# Advice on a Sub for my B&W CM surround system



## Noland (Aug 23, 2013)

Hi everyone I'm totally new both to this forum and the world of home audio systems. I found a great deal on a pair of B&W CM7's and a B&W CM Center and I'm trying to round out the system with a sub and two smaller bookshelf speakers for the surround channels. 

I'm very torn on how much to spend on a sub, how big it needs to be to compliment my current speakers, and if its important to buy a B&W sub to mesh well with the B&W speakers. The B&W subwoofers seem to be particularly expensive, more so even than the speakers, and hard to find a good deal on a big one.

I'm using a Yamaha RX-V2700 receiver that was recommended by a friend, he said I would need something at least that powerful to get god sound out of the speakers I have.

Do folks have advice on purchasing a subwoofer to compliement these speakers? Specifically-

1) How powerful of a sub do I need to keep up with the B&W CM7's and CMC?
2) Would it be better to buy a B&W sub?
3) How much is this going to cost me?

Thanks in advance for any advice folks have about this!


----------



## Peter Loeser (Aug 11, 2012)

You can find better value from SVS, PowerSoundAudio, Rythmik, BIC, to name a few. There are different guidelines for subwoofer budget, but definitely don't skimp on it. Any of these brands will blend nicely with your B&W speakers. Maintaining the same brand/line is important for front and center speakers, but less so when choosing a sub. If you are willing to put $500-$1000 toward a sub there are some VERY good options. If you have less than $500, you can still get great performance. There are quite a few threads on this forum discussing great performing subs at different price points.
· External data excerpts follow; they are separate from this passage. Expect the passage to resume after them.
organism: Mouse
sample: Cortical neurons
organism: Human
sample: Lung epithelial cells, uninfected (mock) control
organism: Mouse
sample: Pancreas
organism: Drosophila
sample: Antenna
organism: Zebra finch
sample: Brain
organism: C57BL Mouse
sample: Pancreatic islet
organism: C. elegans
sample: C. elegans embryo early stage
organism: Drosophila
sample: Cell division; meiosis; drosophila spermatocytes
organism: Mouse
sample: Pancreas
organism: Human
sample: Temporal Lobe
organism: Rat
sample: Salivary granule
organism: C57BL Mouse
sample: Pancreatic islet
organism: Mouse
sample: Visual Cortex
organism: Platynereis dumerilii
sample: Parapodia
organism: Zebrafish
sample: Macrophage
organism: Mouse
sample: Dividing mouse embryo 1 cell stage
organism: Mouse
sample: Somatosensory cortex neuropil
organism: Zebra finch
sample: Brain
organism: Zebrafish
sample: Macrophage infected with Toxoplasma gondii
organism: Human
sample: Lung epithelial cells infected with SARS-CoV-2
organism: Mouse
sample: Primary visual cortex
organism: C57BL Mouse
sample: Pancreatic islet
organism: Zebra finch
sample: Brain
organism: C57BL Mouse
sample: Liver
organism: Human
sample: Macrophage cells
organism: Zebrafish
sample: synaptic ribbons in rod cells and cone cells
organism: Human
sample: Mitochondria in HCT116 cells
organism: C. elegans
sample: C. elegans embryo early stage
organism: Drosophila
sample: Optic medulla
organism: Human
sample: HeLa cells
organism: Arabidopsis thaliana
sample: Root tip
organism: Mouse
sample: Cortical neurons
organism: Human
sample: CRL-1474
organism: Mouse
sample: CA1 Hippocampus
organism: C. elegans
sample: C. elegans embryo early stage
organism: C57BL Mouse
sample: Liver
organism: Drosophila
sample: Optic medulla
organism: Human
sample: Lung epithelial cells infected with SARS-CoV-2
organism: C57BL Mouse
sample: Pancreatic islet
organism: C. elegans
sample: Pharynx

Take a look here: http://www.hometheatershack.com/forums/home-audio-subwoofers/


----------



## bkeeler10 (Mar 26, 2008)

Hi

It would be helpful to know how big your room is (both the listening space and the space of any areas it is open to), as well as your listening habits (music/movie/TV/gaming etc) and how loud you tend to listen.
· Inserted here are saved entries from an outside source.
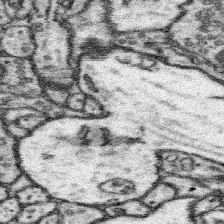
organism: Mouse
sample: Somatosensory cortex neuropil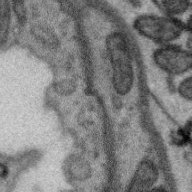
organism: Zebra finch
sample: Brain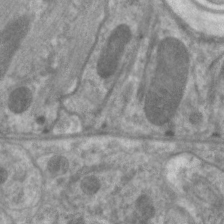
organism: C. elegans
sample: Pharynx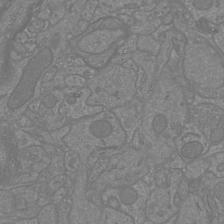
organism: Mouse
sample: Cortical neurons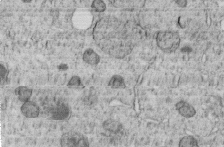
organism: C. elegans
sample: C. elegans embryo early stage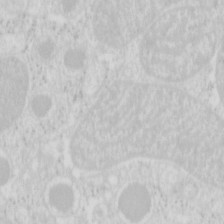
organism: Mouse
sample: Pancreas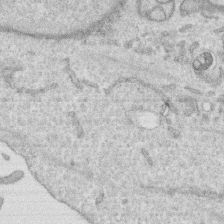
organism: Human
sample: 1205lu cells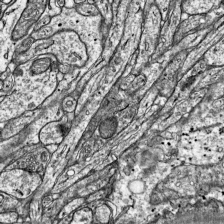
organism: Mouse
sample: Visual Cortex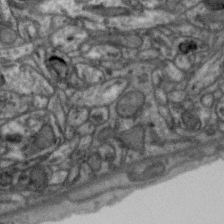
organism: Zebra finch
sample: Brain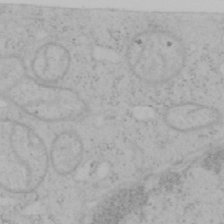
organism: Mouse
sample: OT-I killer T cells with ID8 ovarian cancer cells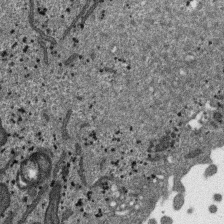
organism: Human
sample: Lung epithelial cells infected with SARS-CoV-2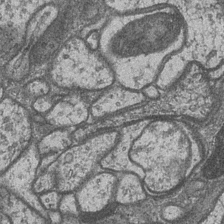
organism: Drosophila
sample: Optic medulla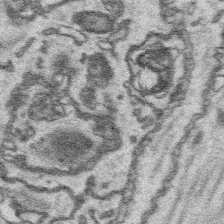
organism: Platynereis dumerilii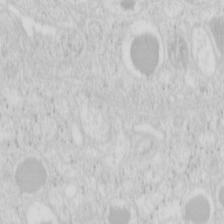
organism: Mouse
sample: Pancreas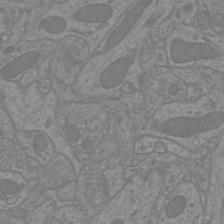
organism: Mouse
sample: Cortical neurons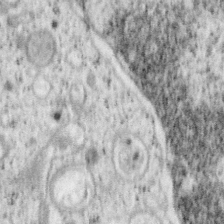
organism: Mouse
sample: OT-I killer T cells with ID8 ovarian cancer cells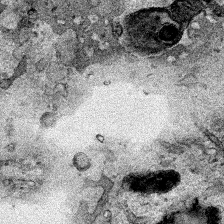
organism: Human
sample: Mitochondria in HCT116 cells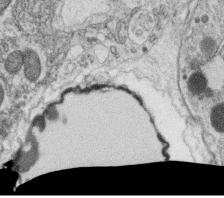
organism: C. elegans
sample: C. elegans oocyte; sperm cells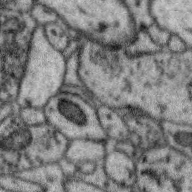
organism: Zebra finch
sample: Brain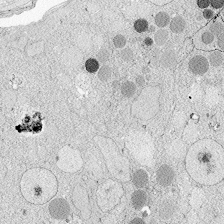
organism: Zebrafish
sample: Whole-Brain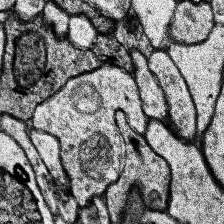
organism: Human
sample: Temporal Lobe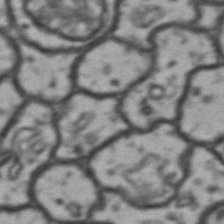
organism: Drosophila
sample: Brain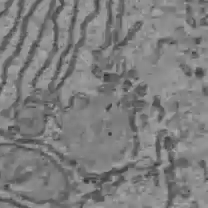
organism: C57BL Mouse
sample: Liver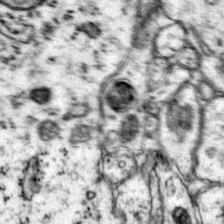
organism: Mouse
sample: Primary visual cortex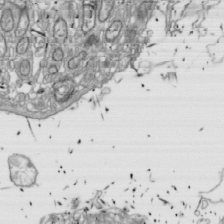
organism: Drosophila
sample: Cell division; meiosis; drosophila spermatocytes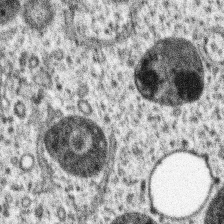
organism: Human
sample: HeLa cells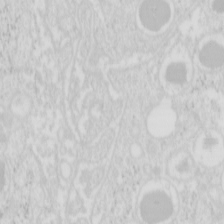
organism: Mouse
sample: Pancreas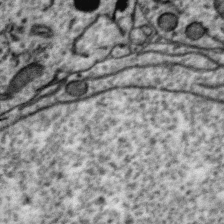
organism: Zebra finch
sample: Brain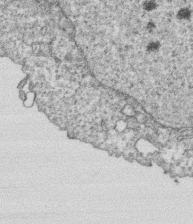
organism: Human
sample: HeLa cell HIV synapse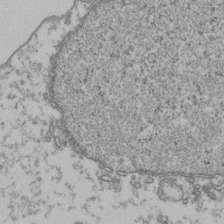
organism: Human
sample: Activated Jurkat CD4+ T cells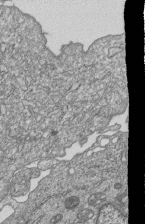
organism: Human
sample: MDA-MB-231 cells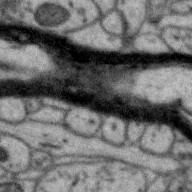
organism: Zebra finch
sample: Brain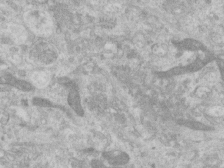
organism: Human
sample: Centriole in RPE cells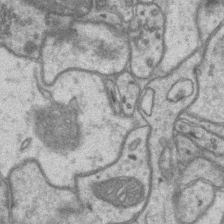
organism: Mouse
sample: CA1 Hippocampus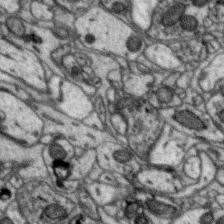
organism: Zebra finch
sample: Brain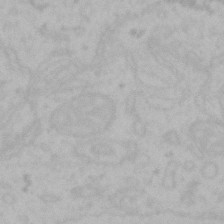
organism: Mouse
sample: Choroid plexus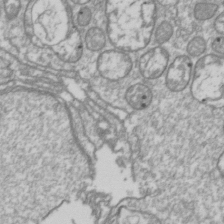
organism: Drosophila
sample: Cell division; meiosis; drosophila spermatocytes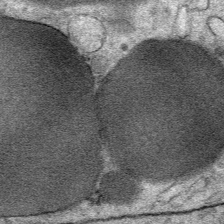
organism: Mouse
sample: Mouse Salivary gland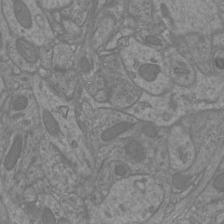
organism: Mouse
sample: Cortical neurons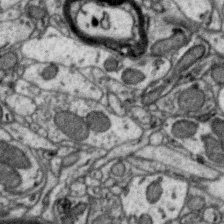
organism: Zebra finch
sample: Brain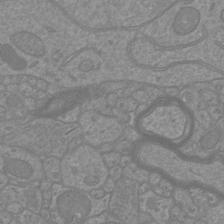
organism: Mouse
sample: Cortical neurons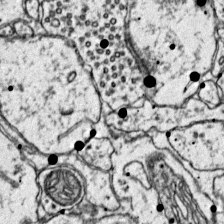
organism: Mouse
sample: Primary visual cortex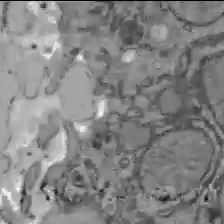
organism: C57BL Mouse
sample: Liver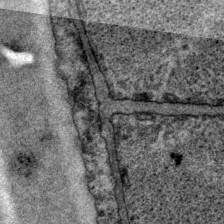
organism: P. pacificus
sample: Pharynx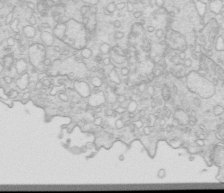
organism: Mouse
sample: Multiciliated cells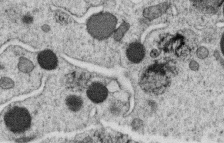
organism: C. elegans
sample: C. elegans oocyte; sperm cells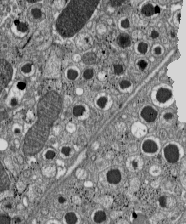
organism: C57BL Mouse
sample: Pancreatic islet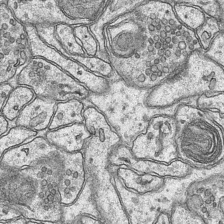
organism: Mouse
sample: CA1 Hippocampus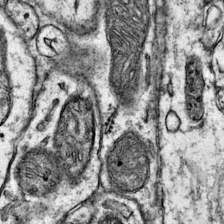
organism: Mouse
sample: Primary visual cortex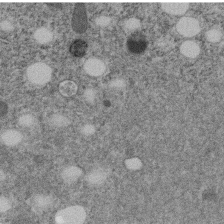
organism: C. elegans
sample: C. elegans embryo early stage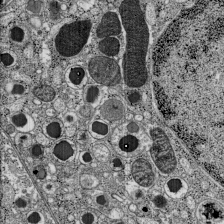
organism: C57BL Mouse
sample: Pancreatic islet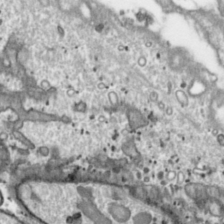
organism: Toxoplasma gondii
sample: Parasites in a vacuole inside a host cell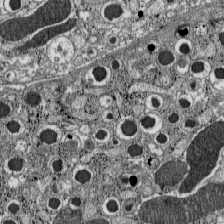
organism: C57BL Mouse
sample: Pancreatic islet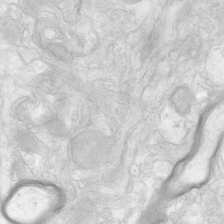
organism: Human
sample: Neocortex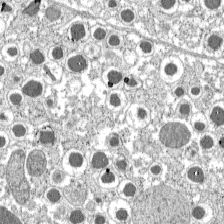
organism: C57BL Mouse
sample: Pancreatic islet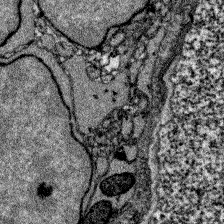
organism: Zebrafish
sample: Larval olfactory bulb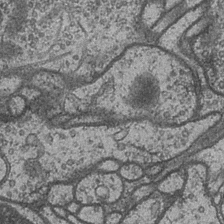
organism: Drosophila
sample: Optic medulla

As stated, you are likely to find much better values with a handful of Internet Direct companies, who have gotten very good at building good subs and offering them at good prices. How much sub you need (and how much you will have to spend to attain your goals) will be determined somewhat by the criteria above.


----------



## fmw (Aug 11, 2013)

1. The power of the sub is immaterial. You should buy as much sub as you can afford. They all have volume controls. It takes size to move air. Get the biggest one you can.

2. No. B&W subs are overpriced for their level of performance

3. Anywhere from $200 and up. $200 should get you something like a BIC F12. $500 will get you to the entry level models from HSU and SVS.

Personally, I don't think it makes sense to spend a lot of money on surround speakers. The reason is that they only deliver sound effects - car door closing, dog barking - things like that. Look for the Pioneer Andrew Jones bookshelves. They are cheap and effective. $50 apiece or so. If you want something more exotic take a look at EMP. They have some high value speakers that sound great.


----------



## flamingeye (Apr 2, 2008)

I am of the mind set that the surrounds should also be timber matched for smooth panning from front to back so IMHO I would buy the surrounds from the same line as the front speakers , this is especially true if you listen to mutli-channel music or stereo with PL IIx for simulated surround music .
For the sub I wouldn't skimp on it ether it’s the foundation for a many a action movies so I would at lest spend $500 or more if you can the brands posted above all have good subs in that price range , another consideration is maybe 2 subs especially if you have many seats to cover or a big room but a second sub can always be added later if funding is limited.


----------



## pddufrene (Mar 14, 2013)

What size is your room? And how is your floor plan? Another words does your room connect to other areas (hallways, stairs, so on and so forth)


----------